/Outlier-Detection

This repository contains ML model for outlier detection

Primary LanguageJupyter Notebook

Outlier Detection in Iris Dataset

Welcome to the Outlier Detection project! This repository contains Python code for detecting outliers in the famous Iris dataset using the Interquartile Range (IQR) method. Below, you'll find a detailed explanation of the project, including setup instructions, code details, and visualizations of the results.

Table of Contents

  1. Introduction
  2. Dataset
  3. Setup Instructions
  4. Results
  5. Summary
  6. Contributing
  7. License

Introduction

This repository contains code for detecting outliers in the Iris dataset using the Interquartile Range (IQR) method. Outliers can significantly affect the performance of machine learning models, and detecting them is a crucial step in data preprocessing.

Outlier detection is an essential step in data preprocessing, as it helps in identifying and possibly removing anomalous data points that can skew the analysis. This project focuses on detecting outliers in the Iris dataset using the IQR method and visualizing the results with box plots.

Dataset

The Iris dataset used in this project is publicly available and can be found here. The dataset consists of 150 samples from each of three species of Iris flowers (Iris setosa, Iris versicolor, and Iris virginica). Four features were measured from each sample: sepal length, sepal width, petal length, and petal width.

Setup Instructions

To get started, follow these instructions to set up your environment:

  1. Clone the Repository:

    git clone git@github.com:VaishnaviThakre/Outlier-Detection.git
    cd Outlier-Detection
  2. Install Dependencies: Make sure you have Python and pip installed. Then, run:

    pip install pandas numpy matplotlib seaborn

Results

The output of the outlier detection process includes visualizations and summaries of outliers for each feature in the dataset.

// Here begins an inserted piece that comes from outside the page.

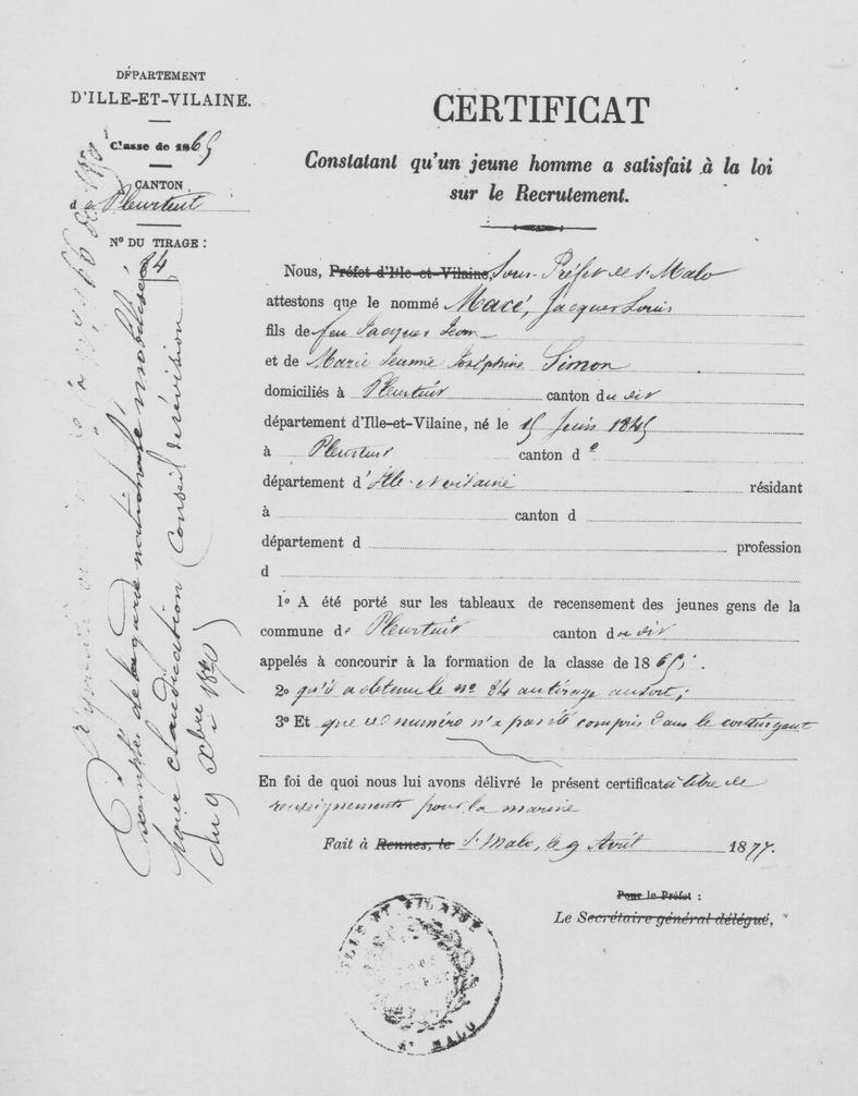 Certificat constatant qu'un jeune homme a participé au tirage au sort afin de former le contingent de l'armée française pour la classe de 1865, délivré par le sous-préfet de Saint-Malo le 9 avril 1877.

Below are some key observations:

Sepal Length

  • No outliers: All data points are within the expected range.

Sepal Width

  • Outliers identified:
    • Three instances of Iris-setosa:
      • Index 15: Sepal width of 4.4
      • Index 32: Sepal width of 4.1
      • Index 33: Sepal width of 4.2
    • One instance of Iris-versicolor:
      • Index 60: Sepal width of 2.0

Petal Length

  • No outliers: All data points are within the expected range.

Petal Width

  • No outliers: All data points are within the expected range.

Summary

  • Outliers in Sepal Width: Primary outliers are in the sepal width, with a few Iris-setosa instances having higher values and one Iris-versicolor instance having a lower value.
  • No Outliers in Other Features: Sepal length, petal length, and petal width do not have significant outliers according to the IQR method.

Contributing

We welcome contributions to improve this project. If you have suggestions for improvements or want to add new features, please open an issue or create a pull request.

License

This project is licensed under the MIT License. See the LICENSE file for details.

Thank you for using our outlier detection tool!!I hope it helps you in your data analysis and preprocessing tasks.